Today marks the formal opening of the Joseph McKeen Center for the Common Good, Bowdoin's streamlined operation for perpetuating the "Common Good" beyond campus.

Located in Banister Hall, on the side of the Chapel, the McKeen Center builds upon the groundwork laid by the College's previous community service institution, the Community Service Resource Center (CSRC). The CSRC was formed seven years ago by Lydia Bell '00 in response to increased student interest in organizing initiatives to serve the community.

According to the center's recently launched web site, "The McKeen Center houses all former CSRC programming, including volunteer programs, annual events, leadership development programs, and support for service-learning courses. The McKeen Center strengthens these programs by providing a secure financial endowment. In addition, the new center provides cross-campus connections for community engagement and opens new pathways to community-based research and community-based teaching."

Susie Dorn, the director of the McKeen Center, said that the need for an expanded campus resource became apparent as an increasing amount of faculty became interested in leading community initiatives. She cited Professor of Sociology Craig McEwen, now the Senior Faculty Fellow at the center, and former Dean of Student Affairs Craig Bradley as specific faculty members involved in bringing the vision of the McKeen Center to life.

According to Dorn, McEwen and Bradley thought that the center could increase community effectiveness while simultaneously becoming an important part of the campus.

Dorn explained that funding for the McKeen Center has been provided by "a few key alumni who have supported [existing service-oriented] programs generously over the years, as well as [contributions] to the capital campaign to establish an endowment for the Center."

Dorn said that for students not already active with community service projects through the college, "it's hard to understand how much is happening....[The center's staff is] excited about the [center's] opening, because it will communicate the breadth and depth," of the Center's offerings and "connect students to issues they find compelling."

The McKeen Center has nine student fellows who work with the staff members within the center and serve as leaders on campus, connecting students to the center's various programs.

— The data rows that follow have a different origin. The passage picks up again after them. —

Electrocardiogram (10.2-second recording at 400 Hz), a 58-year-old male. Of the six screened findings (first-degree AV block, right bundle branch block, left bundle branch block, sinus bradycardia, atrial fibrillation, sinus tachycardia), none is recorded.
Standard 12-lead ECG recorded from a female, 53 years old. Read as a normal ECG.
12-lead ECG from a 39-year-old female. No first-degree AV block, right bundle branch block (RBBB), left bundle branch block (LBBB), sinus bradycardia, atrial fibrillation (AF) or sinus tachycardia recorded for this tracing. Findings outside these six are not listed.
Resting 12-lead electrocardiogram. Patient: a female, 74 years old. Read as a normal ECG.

Shelby Davies '10, who serves as one of two Common Good Grant fellows, said she hopes that "the McKeen Center will broaden the Bowdoin perspective of 'what is considered community service.' I think that [in] creating a center for the 'common good,' Bowdoin will bridge the gap between 'good' done on campus and 'good' done in the community."

Sayre McAuliffe '09, a co-president of the Community Service Council, said she hoped the center would create "a stronger presence [of service] on campus,... [and] that more students will be encouraged to get involved and give back to the community."

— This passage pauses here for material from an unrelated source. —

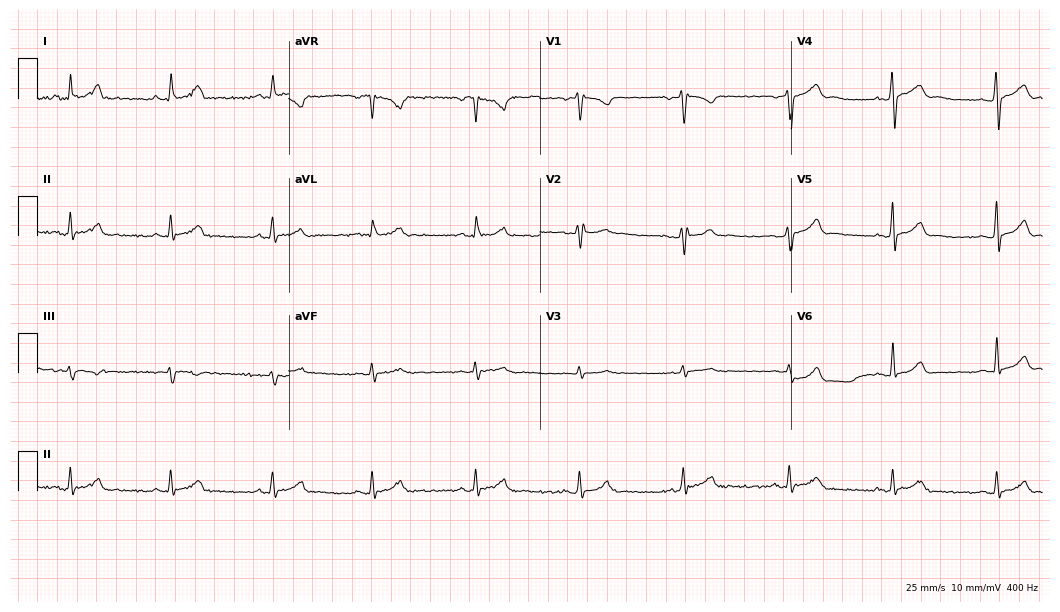
ECG — a 29-year-old male. Labelled as a normal ECG.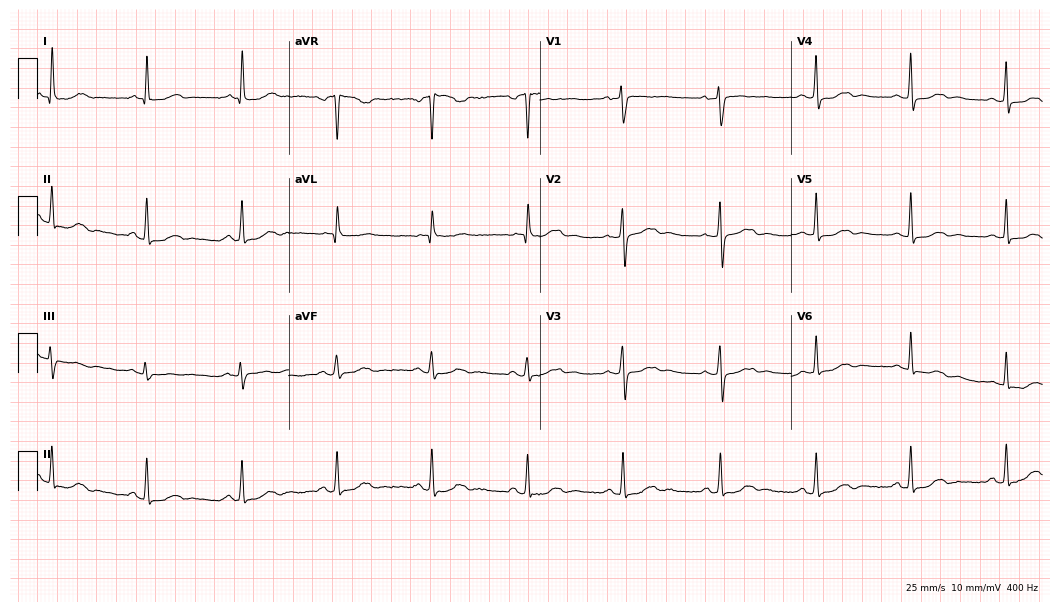
12-lead ECG (10.2-second recording at 400 Hz) from a 71-year-old female patient. Labelled as a normal ECG.

After a week of activities marking the dedication of the McKeen Center, including Senator George Mitchell's '54 Common Hour address last Friday and Saturday's Common Good Day activities, there will be additional events on campus today and tomorrow marking the center's opening.

Today, from 3 to 5 p.m., there will be an open house and reception in Morrell Lounge highlighting the exhibition, "Bowdoin and the Common Good," which looks at the ways in which members of the college have carried out Joseph McKeen's vision for serving the common good over the years.

At 7:30 p.m., Adam Weinberg '87, the Executive Vice President for World Learning and Provost for the SIT Graduate Institute, will deliver a keynote address, "Educating for Democracy," in Kanbar Auditorium, Studzinski Recital Hall.

On Saturday, the year-long series "Seeking the Common Good" will kick off with a reception for the exhibit, "Visions of Industrial Spaces: Photographs and Drawings by Cotton Estes '07" at the Fishbowl Gallery in the Visual Arts Center from 5 p.m. to 7 p.m. (See related article, page 10).

Dorn said that today and tomorrow's festivities were "in part dedicating this space, but more importantly, dedicating a mission."